上述の2つの技術に加えて、OCuNiの薄膜は、例えば、パルスレーザーによる熱蒸着、原子層エピタキシャル、分子エピタキシャル、ゾルゲル、電着、噴霧熱分解、インクジェット(図11参照)、スピンコーティング等の他の物理的、物理化学的、化学的方法により成長させることができる。これら全ての技術は、UV光と、酸素等の酸化性雰囲気、アルゴン、ヘリウム、キセノン等の非反応性雰囲気、又は水素、フッ素、窒素、酸性ガス、塩基性ガス等の反応性雰囲気が存在する状態で行ってもよく、存在しない状態で行ってもよい。
選択された蒸着方法がインクジェットの場合には、蒸着される元素は、塩基性、中性、又は酸性化合物の形態となっていて、前記化合物はアルコール(エタノール、メタノール、プロパノール)を含む水溶液、他の安定化されている成分の溶液で稀釈されている。加熱され又は加熱されていない霧状溶液を基板に噴霧することにより蒸着が行われる。前記基板は、(選択された溶媒及び基板に応じて)最高400℃まで加熱することができる(図11の符号19,20,40,41,43参照)。

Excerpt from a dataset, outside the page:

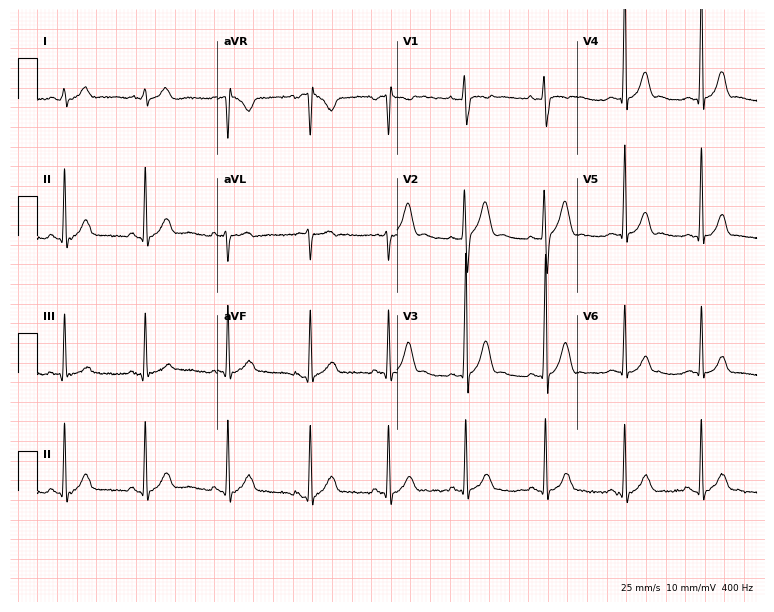
Electrocardiogram, a man, 18 years old. Overall reading on record: normal ECG.

選択された化学的蒸着法が何であれ、蒸着される膜は、蒸着される成分を含み、不純物を含む単一溶液に基づく。このとき、成長速度は、例えば、化学種の解離速度、ナノ液滴の寸法、インジェクター、使用される噴霧器により、0.01〜10nms−1の範囲で変わりうる。

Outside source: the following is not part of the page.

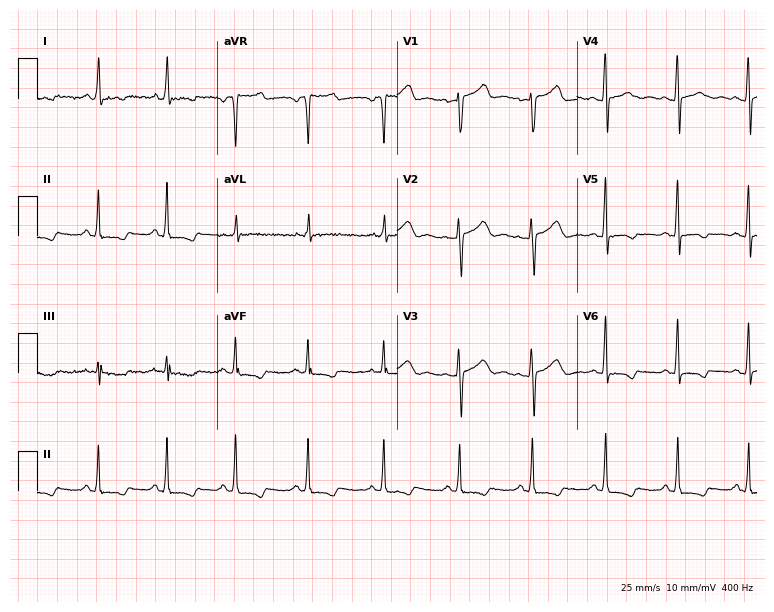
ECG — a 41-year-old female patient. Screened for six findings — first-degree AV block, right bundle branch block (RBBB), left bundle branch block (LBBB), sinus bradycardia, atrial fibrillation (AF), sinus tachycardia — none is recorded.
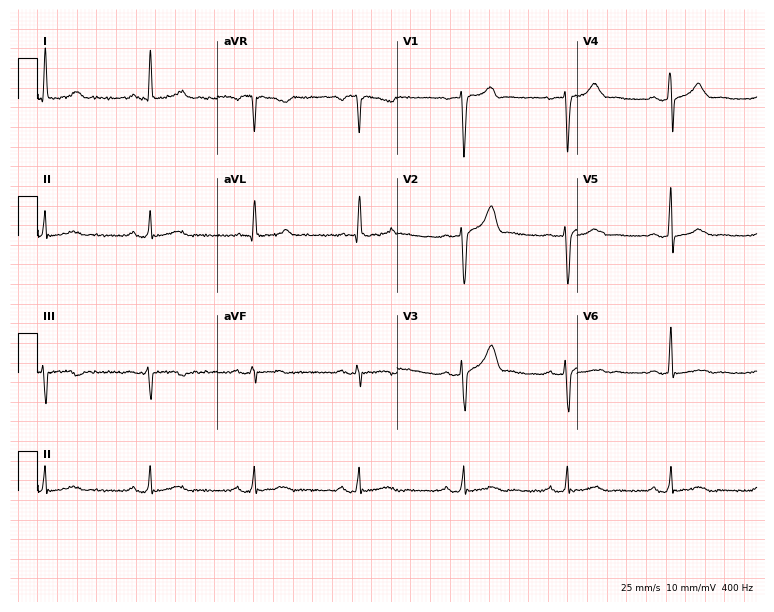
Standard 12-lead ECG recorded from a 53-year-old male. Read as a normal ECG.

選択された化学的蒸着法が何であれ、ナノエレクトロニクス、マイクロエレクトロニクスでの半導体のような、想定される適用に応じて、前記膜は1〜1000nmの範囲の厚さを備えている。このとき、想定される適用に応じて、ガラス、ポリマー、セルロース紙等の絶縁基板、又は、ステンレス鋼、モリブデン等の導電基板、又は、結晶又は多結晶シリコン等の半導体基板、p型又はn型基板等の他の酸化物が用いられる。
選択される蒸着方法が何であれ、前記膜は、静的な状態(蒸着工程の間、基板が停止している)、又は動的な状態(蒸着工程の間、基板が移動している)で処理されることができる。これは、基板領域全体に亘って均質且つ一定の膜蒸着を得るためであり、いずれにしても膜は非結晶構造又は結晶構造を有している。
所望の厚さを備えた膜は、予め選択された基板上で、所望のデバイスの単相又は複数層として、60〜300℃の範囲の温度領域でアニールされる。使用時間は、50分間から6時間の範囲の時間で変えることができる。このとき、酸素、窒素、水素及び窒素の混合ガス、窒素及びフッ素の混合ガス、又は、窒素及び酸素の混合ガスを含む制御雰囲気が用いられる。前記ガスの組成は、0.1:99.9〜0.1:0.1:9.8の間で変えることができ、前記処理は、大気圧下又は真空圧(10−2〜1000Paの範囲)下で行われる。
アニーリング工程を含め、選択された組成及び蒸着条件により、自由輸送キャリヤ(電子又は正孔、すなわち、材料はn型又はp型である)、導電率、キャリヤ移動度、膜の稠密度、誘電率、光吸収、反射率の性質に関係する、製造された膜の電気的、電子的、工学的性質があるだろう。これらの特性は、膜の組成又は酸素含有量を変更することにより変えることができる。すなわち、膜の厚さを1〜10000nmの範囲で変更することにより、導電率を10−14〜10S・cm−1の範囲で変えることができる。このとき、前記膜は、非結晶構造又は結晶構造を示すとともに、高い稠密度と低い表面粗さとを備えている。前記膜は、透明度を備えるか又は備えていない高電導性オーミック接合のようなパッシブな材料、又は、高い電気抵抗を備える誘電材料として、電子周辺機器及び光電子周辺機器で適用されるために、又は、電子デバイス又は光電子デバイス中の遮断層又は整合層すなわちヘテロ接合を作るために使用される。前記へテロ接合は、すなわち、異なる電子親和性を有する2つの材料の結合であり、それらを整合させるため、又はアクティブな電子材料として、さらに薄い層を必要とする。前記膜は、TFT又はC−MOS及び他のデバイスのようなp−nヘテロ接合、単極性トランジスタを製造するために使用され、ガラス、ポリマー、金属、又はセルロース紙のような任意の種類の基板が用いられる。
〔2.GSZTCOの製造〕
GSZTCO膜を製造するために、既に言及されているように、m:n:w:z:pの膜組成は、n型材料を得るために最初に選択される必要がある。混合物中の各元素の割合は、0.005〜0.995の範囲であり、100℃以下の温度で処理される。このとき、材料の製造工程の後、制御雰囲気又は非制御雰囲気で加熱処理を行ってもよく、行わなくてもよい。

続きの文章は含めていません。